Mais plus fondamentalement, les dirigeants syndicaux, en contact direct avec les travailleurs dans les assemblées syndicales, sont conscients de l'immense aliénation de la classe ouvrière envers la politique officielle. À la fin de 2003, six mois après l'élection du gouvernement libéral de Jean Charest, les dirigeants syndicaux ont dû faire des pieds et des mains pour contenir la mobilisation contre le projet de réingénierie de Charest. Moins d'un an après, les étudiants du niveau post-secondaire lançaient un important mouvement de grèves contre des compressions de 100 millions touchant les plus étudiants les plus démunis. Et aujourd'hui, parce que les sondages ne donnent pas 25 pour cent d'appui au gouvernement libéral, les dirigeants syndicaux font tout en leur pouvoir pour que les négociations du secteur public ne prennent pas un caractère de confrontation ouverte avec le gouvernement libéral de Charest.

Il propose comme solution aux attaques du gouvernement libéral de Charest que les travailleurs choisissent plutôt des attaques sous un gouvernement péquiste.

La position sociale de la bureaucratie syndicale, qui en dernière analyse repose sur le système capitaliste, donne un caractère particulièrement démagogique à la campagne de SPQ libre.

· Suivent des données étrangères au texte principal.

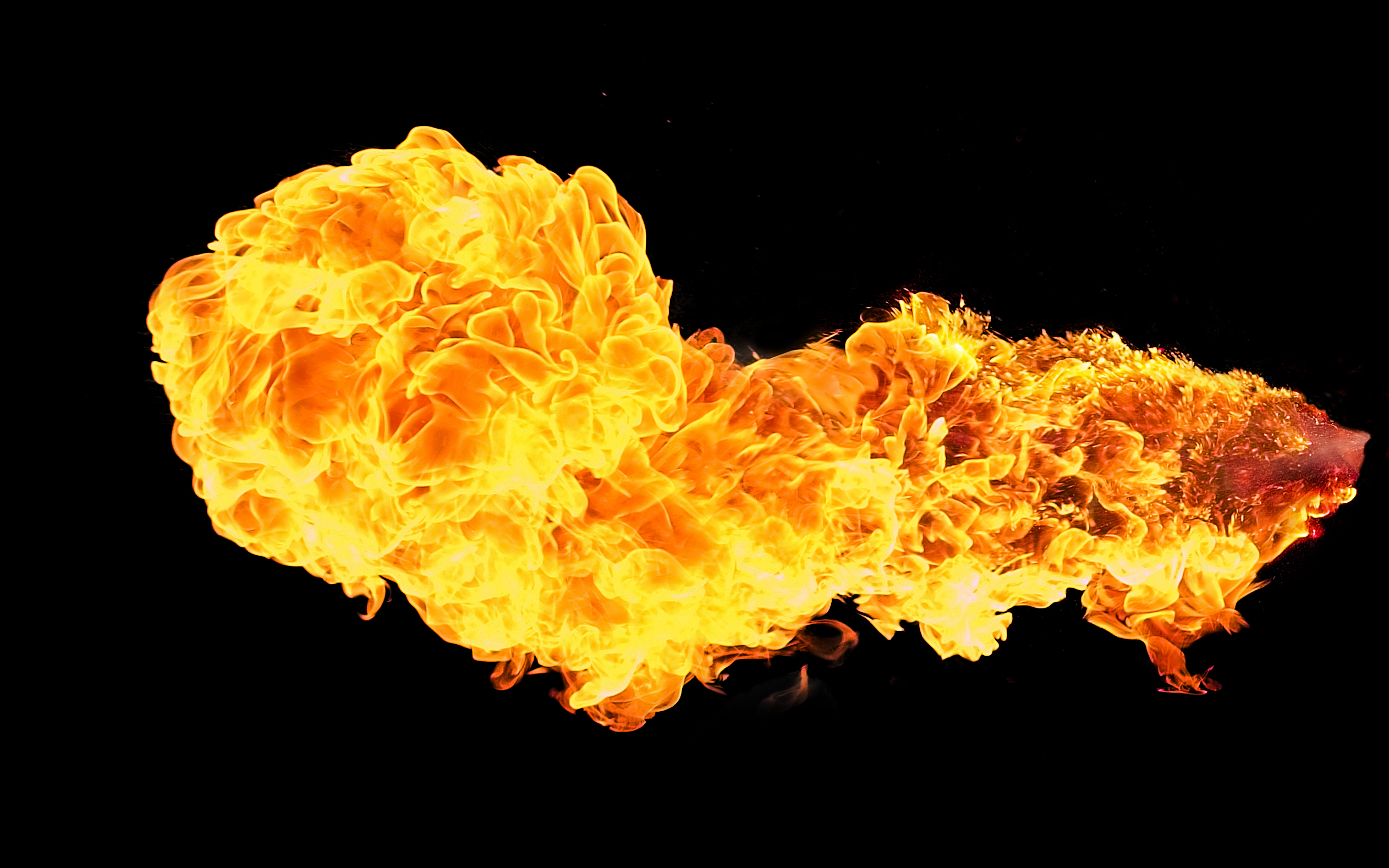 Fire flame

Malgré que le SPQ libre aime critiquer le PQ pour son virage néolibéral, cela ne l'a pas empêché de donner son appui au précédent chef du Parti québécois, le très néolibéral Bernard Landry, le plus digne représentant de l'aile ouvertement affairiste du PQ, au poste de chef du parti. Avant sa démission surprise au congrès du PQ en juin, Landry avait obtenu l'appui du SPQ libre en échange du poste de président du PQ pour Monique Richard, qui était alors la présidente de SPQ libre. L'appui à Marois n'est que la continuation de cette politique.

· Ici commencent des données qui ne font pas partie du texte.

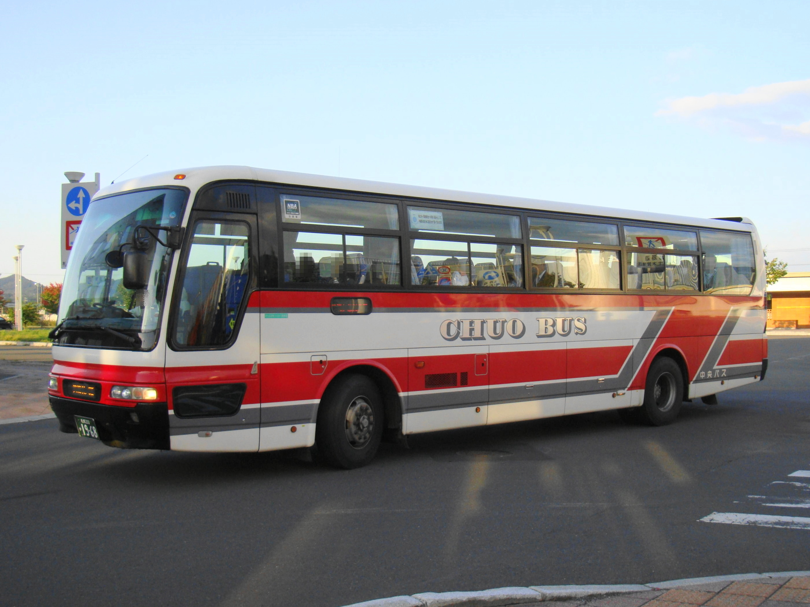 "Kōsoku Kuriyama gō" Kuriyama to Sapporo

Le mépris du SPQ libre pour les travailleurs est aussi évident dans le programme de nationalisme économique qu'il propose. Selon SPQ libre, l'État doit subventionner les grandes entreprises multimilliardaires pour créer des emplois au Québec et exporter le chômage ailleurs.

La duplicité des dirigeants du SPQ libre sur le néolibéralisme du PQ ne surprendra ceux qui connaissent bien les politiques de la bureaucratie syndicale. Pierre Dubuc et les ex-dirigeants des grandes centrales syndicales aujourd'hui à la tête de SPQ libre espèrent que personne ne se souviendra du rôle crucial que les bureaucrates syndicaux ont joué pour imposer le «virage néolibéral» du PQ aux travailleurs et à la population.

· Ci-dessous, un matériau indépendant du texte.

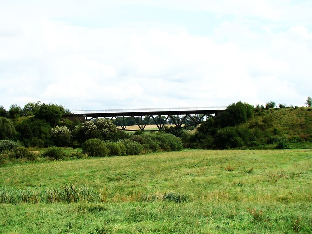 Most w Marcinkowie. Zdjęcie od Zachodu

En 1996, les dirigeants de la Fédération des travailleurs du Québec (FTQ), de la Confédération des syndicats nationaux (CSN) et de la Centrale des syndicats du Québec (CSQ) avaient participé avec le gouvernement et des représentants du patronat aux sommets du «déficit zéro».

Ils avaient donné leur bénédiction aux sauvages coupures dans les dépenses sociales du PQ qui a mené, entre autres, à la fermeture d'hôpitaux et à des attaques contre les plus démunis. Pire, ce sont les dirigeants syndicaux eux-mêmes qui ont insisté pour que le gouvernement utilise les surplus de la caisse de retraite pour éliminer des dizaines de milliers d'emplois dans le secteur public au moyen d'un programme de retraites anticipées. Lorsque l'équilibre fiscal fut atteint en 2000, le PQ a diminué les impôts pour un total de 4,5 milliards de dollars en trois ans, versant les sommes qui étaient destinées aux services publics dans la poche des mieux nantis.

Aujourd'hui, c'est ce type de politique que veut faire renaître les dirigeants et ex-dirigeants syndicaux du SPQ libre. Mais ils craignent qu'un mouvement d'opposition à ces politiques ne vienne, à plus court terme, créer un climat défavorable aux investissements des grandes entreprises et, à plus long terme, que ce mouvement d'opposition ne se développe en un mouvement qui menacerait l'ordre capitaliste lui-même.

Comme alternative la «grande coalition des forces souverainistes dont le spectre va de la gauche à la droite», nous aimerions proposer la grande coalition du Nord au Sud et de l'Est à l'Ouest des travailleurs pour la souveraineté de la classe ouvrière mondiale. Elle a un peu plus d'avenir.